Соблазн, сделавший возможным все предприятие, заключался в том, что вход запирал огромный болт с проржавевшей для надежности гайкой. Старомодная конструкция давала шанс обойти препоны и сломить сопротивление судьбы.

Дождавшись безлунной ночи, я назначил свидание у реки. Вместо цветов у меня был с собой разводной ключ, свеча и напильник. Вооруженный, как граф Монте-Кристо, я принялся за свой подкоп к счастью. Дверь не поддавалась ни силе, ни по-хорошему. Уступила она лишь упорству. Наконец, ободрав в кровь пальцы, я вынул штырь из петли, и мы вошли в черную яму проема.

Свет свечи не добирался до далеких сводов, но его хватило на то, чтобы разбудить голубя, слетевшего к нам, как с иконы. Их, впрочем, здесь не держали — церковь была протестантсткой и аскетический интерьер составляло ведро со знакомой краской и доски от ремонта.

На следующий день разбуженные происшедшим власти затеяли перестройку церкви в студенческий театр. Он открылся инсценировкой мистической повести «Чайка по имени Джонатан». Ее играл, конечно, Шульман. Чтобы войти в роль, он перестал писать стихи, боясь повредить крыло.

Несмотря на Шульмана, церковный опыт не прошел даром: он наградил меня душевным трепетом. Принято считать, что мужчинам нужна женщина, потому что они боятся спать одни. Но я боялся спать вдвоем. Мне все казалось, что стоит отвернуться, как ее закрытые глаза откроются — как у панночки, и тогда пощады не жди.

В Риге, правда, все обошлось, но в Бруклине, начав новую жизнь с телевизора, я выяснил из полночного триллера, что делают женщины, когда мужчины спят — пьют их кровь.

В ту ночь я на всякий случай не сомкнул глаз. Клыков в темноте видно не было, но мне чудилось, что она облизывалась.

Мы научились доверять друг другу много лет спустя — от безвыходности, которую Пахомов называет любовью.

— Любишь только то, что не выбираешь, скажем — жизнь, — пояснил он и запел своим знаменитым баритоном, — Я люблю тебя, жизнь, и надеюсь, что это взаимно.

— Что — «взаимно»? — заинтересовался Шульман, услышавший эту песню впервые.

— Это значит, — сказал я, — что жизнь любит тебя, как ты ее.

— А если я ее не люблю?

— Нравится, не нравится — спи, моя красавица, — захохотал Пахомов, цитируя кладбищенский анекдот.

К некрофилии его склонила логика.

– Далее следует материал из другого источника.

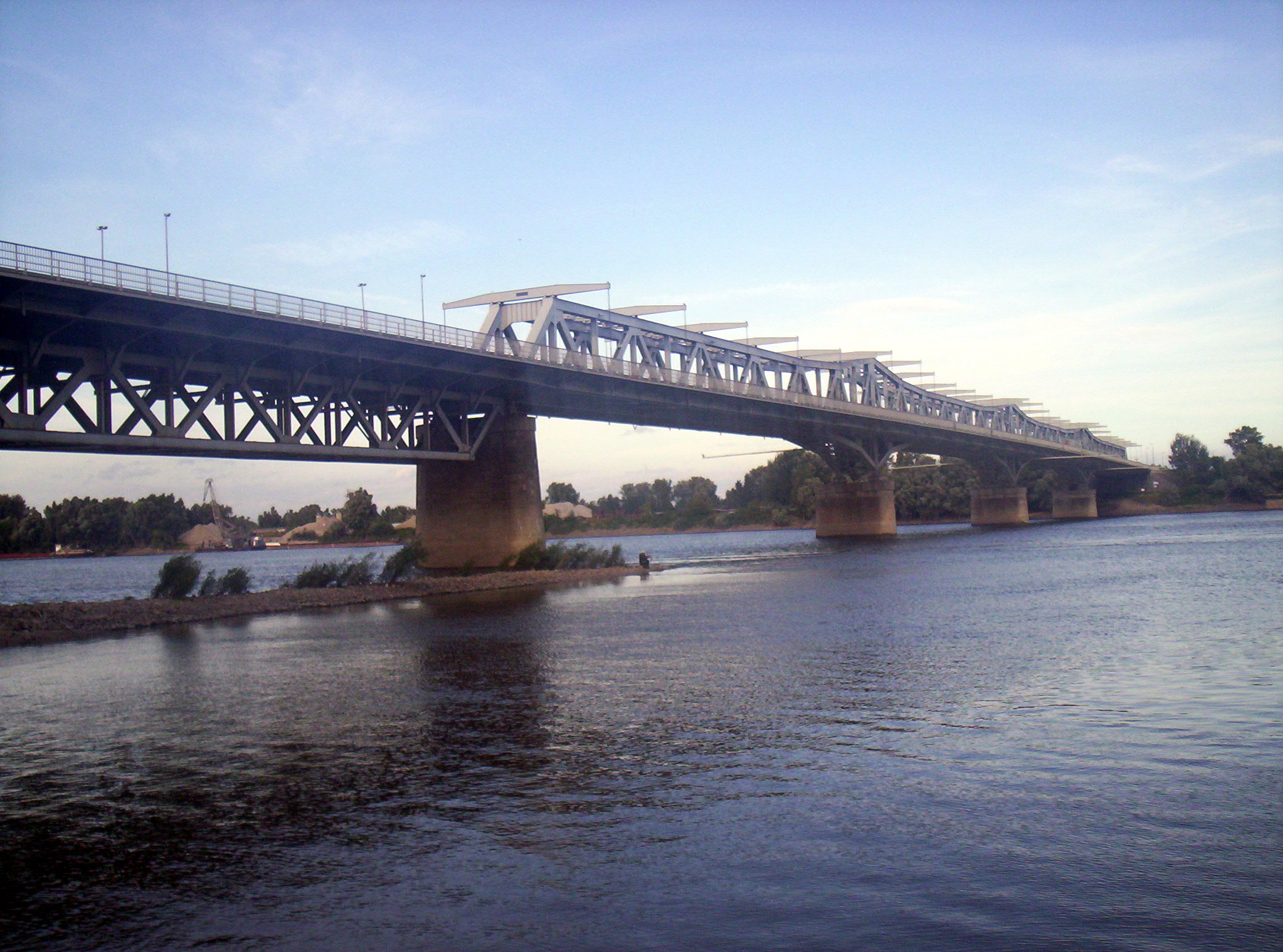 A Türr István-híd Baján

Пока человек был жив, Пахомову он не нравился, ну а на «нет» и суда нет. Что, впрочем, не мешало Пахомову писать ядовитые некрологи на знаменитых покойников, вроде Лермонтова, у которого он нашел себе эпитафию:

И я людьми недолго правил,
Греху недолго их учил,
Все благородное бесславил
И все прекрасное хулил.

Хотя Пахомов заставил меня вытвердить наизусть свою последнюю волю, он не переставал спрашивать, есть ли у меня саркома.

— Нет, — отвечал я виновато.

— Night is young, — бодрился Пахомов и читал «Скупого рыцаря»:

Цвел юноша вечор, а нынче умер,
И вот его четыре старика
Несут на сгорбленных плечах в могилу.

Юнцом для Пахомова был все еще я, но другим в это уже не очень верилось.

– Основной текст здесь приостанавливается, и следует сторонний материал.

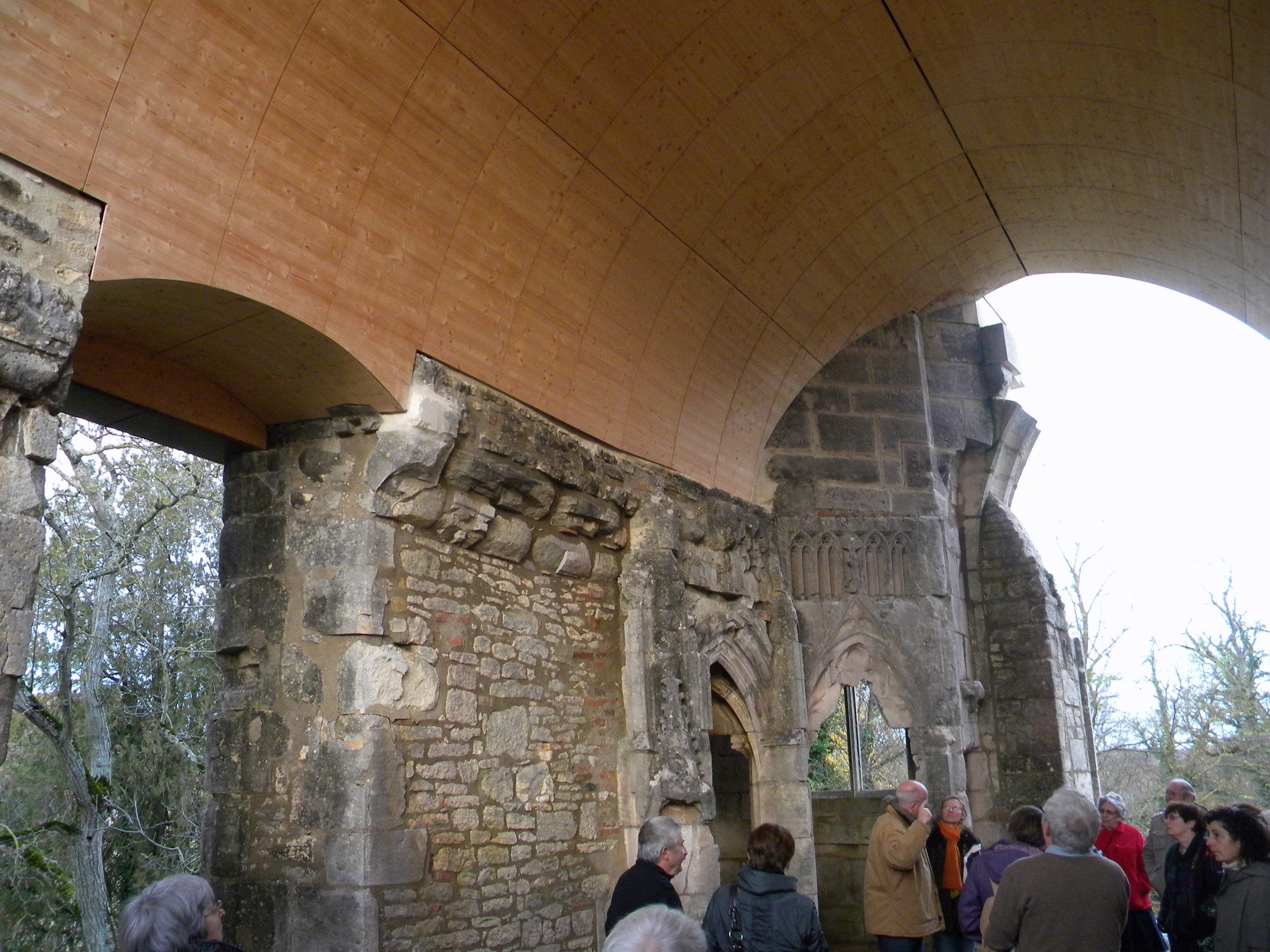 preĝejeto

Проверяя себя, я вспоминаю каждый прожитый час. В нем нет ничего такого, чего бы не было во мне сегодня. Жизнь, зато, безнадежно стареет. Мы идем вперед, но Земля, как говорил Пахомов, — шар, и он уходит из-под ног. Мы идем вверх, а жизнь — вбок, и чем больше зазор, тем чище и светлее становится душа, приближаясь к свежести скелета, пугавшего меня в Латгалии. Тогда я еще не знал, что мы носим его с собой и показываем всем, когда скалим зубы.

Юмор — это и есть memento mori. Он ставит точку там, где царило многоточие. Поскольку женщины живее мужчин, они обходятся без юмора и не понимают шуток. Я убедился в этом, рассказывая жене, как встретил с Пелевиным конец света.

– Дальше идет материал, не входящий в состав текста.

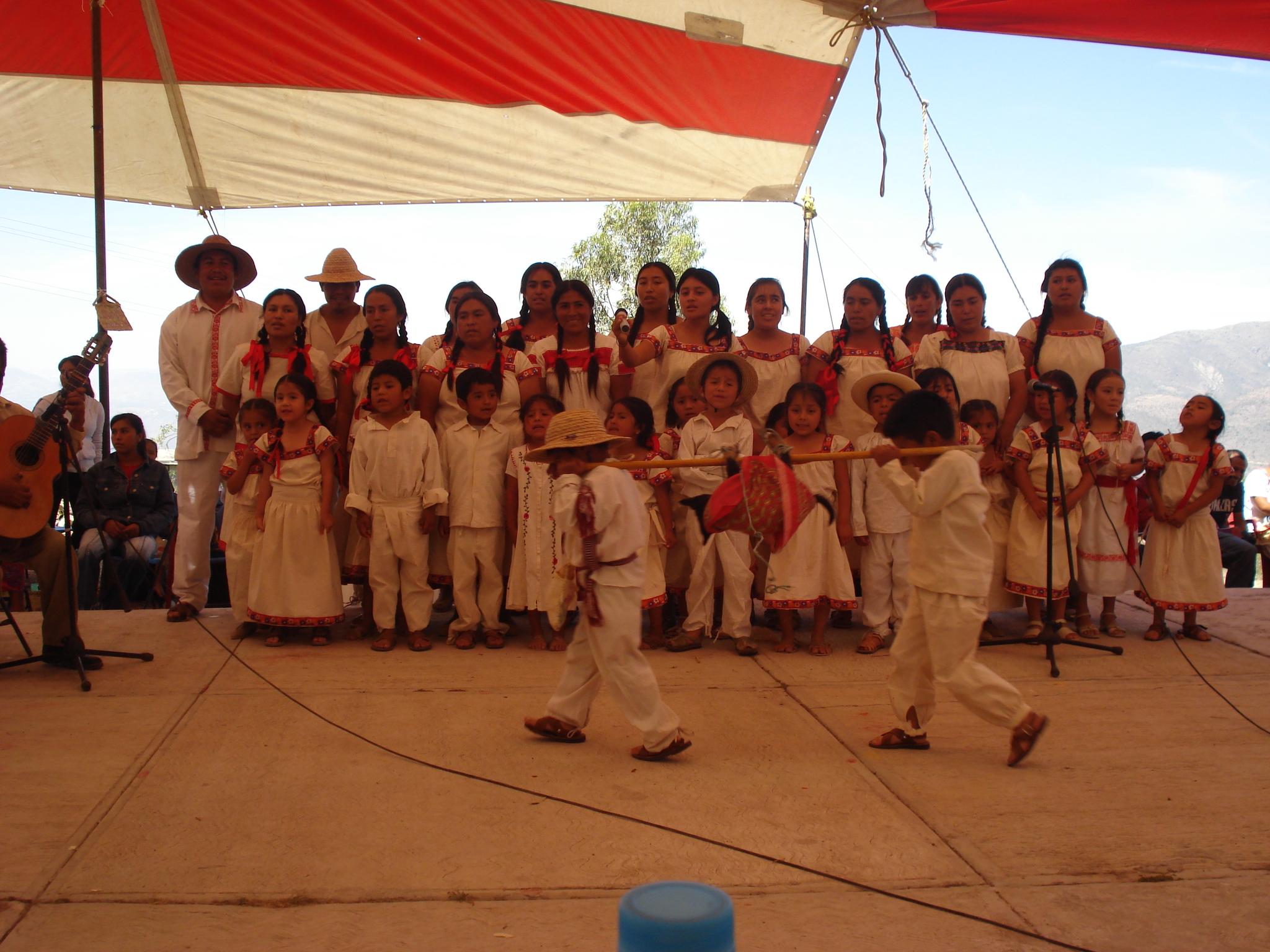 Cantos indígenas en lengua Hñahñu en el Valle del Mezquital

Он начался с того, что мы договорились созвониться в полдень. Ровно в двенадцать я набрал номер, но вместо гудка услышал бой часов и дыхание: наши звонки встретились в эфире.

— Знаете, Пелевин, — обрадовал я его, — по рассчетам богословов в этот год, день и час должен наступить конец света.

На другом конце установилась тяжелая тишина.

— Что это вы молчите? Проверяете?

— Угу, — ответил Пелевин, и мы отправились покупать алюминиевый перстень с надписью «Ом мани падме хум».

Той же ночью Пелевин мне приснился в колпаке звездочета.

— Скажите что-нибудь умное, — попросил я его.

— Полугармония.

— Ага, — радостно затараторил я, — Гармония — учение об аккордах. Исключая друг друга, звуки превращаются в тишину, как становятся белым слившиеся цвета радуги. Значит настоящая гармония — это тишина и молчание. Но полутишины быть не может. Выходит, полугармония — фикция.

— Ага, — сказал Пелевин, благожелательно щелкнув меня по лбу.

— Здорово! — сказала она.

— Что — здорово? Как я рассуждаю?

— Нет, что Пелевин дал тебе по лбу. Чтоб не рассуждал.

— Но я не могу не рассуждать.

— А если про себя?

— Я же писатель.

— А-а, — вздохнула она, — тогда — плохо дело.

Дело, и правда, было плохо. Мы вступили в серый период жизни, и я, пытаясь узнать, что нас ждет, все чаще приходил к пруду, где живут два карпа. Один — белый, другой — алый, прямо — жар-рыба. Привыкнув к людям, они не испугались даже Пахомова, подплыв к нему за крошками. Но Пахомов не любит рыбу, он предпочитает мясо, особенно — паштет «Девушка с персиками».

Что касается меня, то на карпов я смотрю прагматически. Мне мерещится в них наше недалекое будущее: меня оно накажет безмолвием, ее наградит свободой.

Салат оливье

Узнав о неминуемой смерти, я собрал семейный совет. Гарик предложил отправиться в путешествие, жена — дописать статью к ее фотографиям, трезво мыслящая мать — крепко выпить, сын — умереть смертью героя, и только отец чистосердечно порадовался тому, что он-то уже прожил 73 года, а этого, как говорится, не отберешь.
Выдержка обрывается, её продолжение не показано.